SHEPARD, BAKES and HUNTLEY, JJ., concur.

BISTLINE, Justice,

dissenting:

It might readily be accepted that a man will somehow find and put together $10,-000.00 in order to avoid ascertaining how high up the scale the district court might climb in imposing sentence. As to how that amount of money was raised, while an interesting topic upon which to speculate, is of no concern — simply because an after-the-fact payment is not relevant to considerations which are a proper concern when a defendant appears at his sentencing hearing. Moreover, having seen in State v. Rocque, 104 Idaho 445, 660 P.2d 57 (1983), the mischief wrought by Part IV of the Wagenius opinion, which I disavowed in Rocque, I simply can no longer abide by the imposition of a jail sentence or any fine as a condition of probation — or, better put as applied to the circumstances of this case, an offer on the part of the trial court to accept a $50,000.00 “contribution” in return for a withheld judgment. I find the proposition totally abhorrent without regard to the size of the “donation.” Under our statutory law, a defendant convicted by his plea or by a jury can be fined, incarcerated or both— but, as Justice McFadden well stated it in his Wagenius opinion, “a court is without authority to impose jail sentences or fines incident to a probation order.... If punishment is the goal, then I.C. § 19-101 is appropriate and a jail sentence or fine may be imposed; but an accused should not be enticed with the prospect of a withheld judgment, and then immediately sentenced to and obligated to serve jail time or to pay a fine.” That the Court’s opinion makes no mention of Rocque, an ill-begotten progeny of Wagenius, is indeed disturbing, although perhaps not surprising. The trial bench has undoubtedly come to see that the Court will do what the Court will do, and that this is especially true where time-tested statutory provisions of criminal procedure stand in the way. Practicing trial attorneys with even a limited experience in the criminal field already know that often the first order of business for the criminally accused after being released on bond may be to take appropriate action to raise the cost of the bond premium — which may not always be done within the law — although that may be a rare case.
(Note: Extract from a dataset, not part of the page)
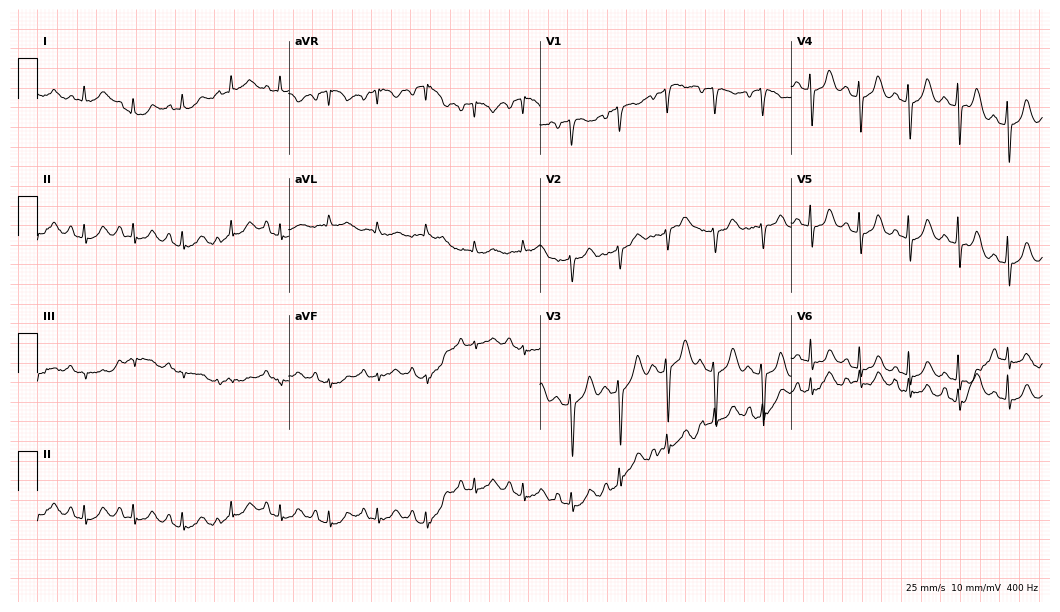
Resting 12-lead electrocardiogram. Patient: a 56-year-old female. The tracing shows sinus tachycardia (a sinus rate of 100 beats per minute or more).
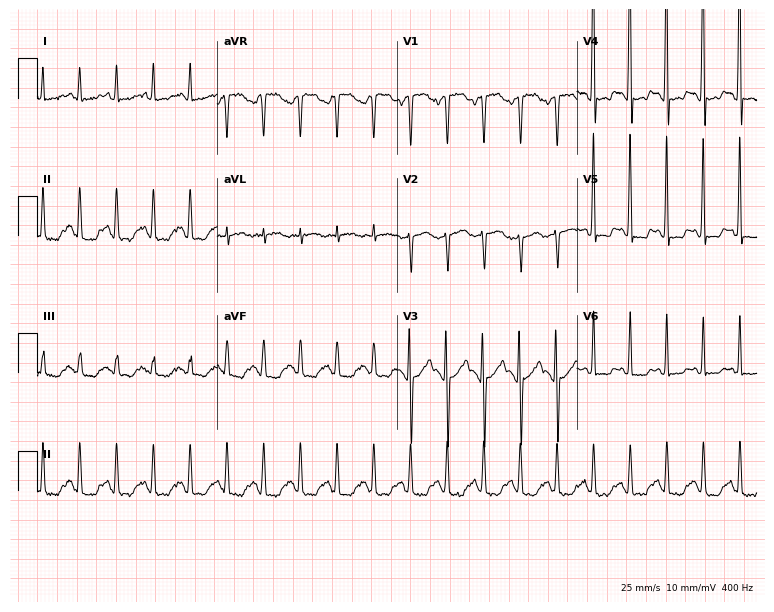
12-lead ECG from a 42-year-old woman. Shows sinus tachycardia (a sinus rate of 100 beats per minute or more).

The precedent of today’s majority opinion is that this Court now approves withheld judgments for drug dealers so long as the price is right.

I respectfully dissent. 
      
      . Defense counsel properly and timely objected to augmentation of the record. The Court, in its usual receptiveness to prosecutorial and attorney general conduct, breaks precedent in allowing augmentation as to matters which were not before the lower court. Where this new policy will end, no one can say; nor what it will lead to.
      The Court’s opinion conveniently lumps the defendants together, and hence avoids treading the most axiomatic of all sentencing guidelines, i.e., that of individualized sentencing. According to the record of proceedings made in the district court, the defendant Cross was not employed, had no source of income, and for eight years prior to 1981 had been receiving Social Security benefits. His 22 year old son testified to providing his father with $60.00 per week toward room and board, plus paying other bills.